Auch wenn in den sonstigen Entscheidungen des BFH zu der Fragestellung, wann bei einem Ein- oder Zweifamilienhaus das Sachwertverfahren anzuwenden ist, nicht derart deutlich darauf abstellt, dass die besondere Gestaltung oder die besonderen Ausstattungsmerkmale dazu führen müssen, dass sich das Grundstück wesentlich von den Vergleichsgrundstücken unterscheidet, spielt dieses Tatbestandsmerkmal immer eine Rolle. So stellt der BFH beispielsweise in seinem Beschluss v. 22.7.2005 vermeintlich lediglich darauf ab, dass bei einer Wohnfläche von mehr als 220 qm das Einfamilienhaus eine besondere Gestaltung i.S.d. § 76 Abs. 3 Nr. 1 BewG aufweise. Er formuliert:
"Neben dieser besonderen Gestaltung bedarf es keiner besonderen Ausstattungsmerkmale, um die Anwendung des Sachwertverfahrens zu rechtfertigten. Gemäß § 76 Abs. 3 Nr. 1 BewG reicht es für die Wertermittlung im Sachwertverfahren aus, dass entweder eine besondere Gestaltung oder eine besondere Ausstattung vorliegt."
Aus dem Umstand, dass hier nicht darauf abgestellt wird, dass diese besondere Gestaltung zu einer wesentlichen Abweichung führt, kann nicht geschlossen werden, dass es auf dieses Tatbestandsmerkmal nicht ankommt. In der genannten Entscheidung geht es lediglich darum, dass die besondere Gestaltung im Verhältnis zur besonderen Ausstattung ein alternatives Tatbestandsmerkmal ist, das nicht kumulativ mit der besonderen Ausstattung vorliegen muss. Aus den vom BFH in dieser Entscheidung zitierten Urteilen und Beschlüssen ergibt sich, dass der BFH besondere Gestaltungen und besondere Ausstattungen nur dann für die Anwendung des Sachwertverfahrens genügen lässt, wenn sie auch zu einer wesentlichen Abweichung führen. Für die im Beschluss v. 22.7.2005 in Frage stehende Wohnflächengröße von mehr als 220 qm war auf diese Frage nicht gesondert einzugehen, da aus der vorliegenden Rechtsprechung des BFH hervorgeht, dass aus der besonderen Gestaltung von mehr als 220 qm Wohnfläche eines Einfamilienhauses immer eine wesentliche Abweichung resultiert.

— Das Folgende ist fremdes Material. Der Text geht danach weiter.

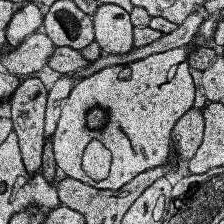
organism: Human
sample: Temporal Lobe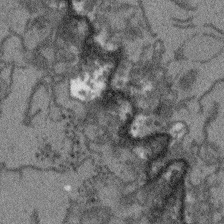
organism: Arabidopsis thaliana
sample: Root tip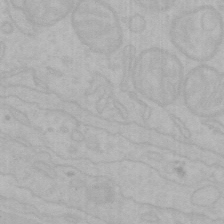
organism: Mouse
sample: Choroid plexus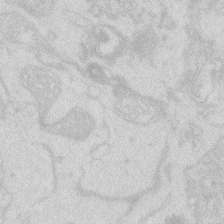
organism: Zebrafish
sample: Macrophage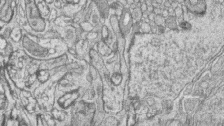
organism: Zebrafish
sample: synaptic ribbons in rod cells and cone cells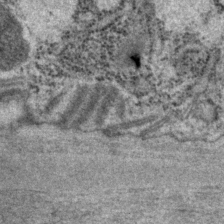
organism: P. pacificus
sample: Pharynx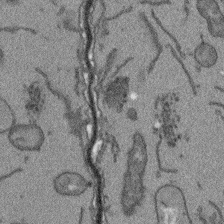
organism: Arabidopsis thaliana
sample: Root tip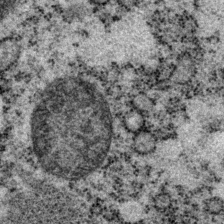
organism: P. pacificus
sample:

Der BFH hat zur Frage, ob ein Schwimmbad die Anwendung des Sachwertverfahrens rechtfertigt, insoweit mehrfach entschieden, dass ein im Haus untergebrachtes Schwimmbecken zwar ein besonderes Ausstattungsmerkmal ist, dies zumindest aber bei einer Wasseroberfläche von 28 qm noch nicht zu einer wesentlichen Unterscheidung des Einfamilienhauses von den im Ertragswertverfahren zu bewertenden Einfamilienhäusern führt.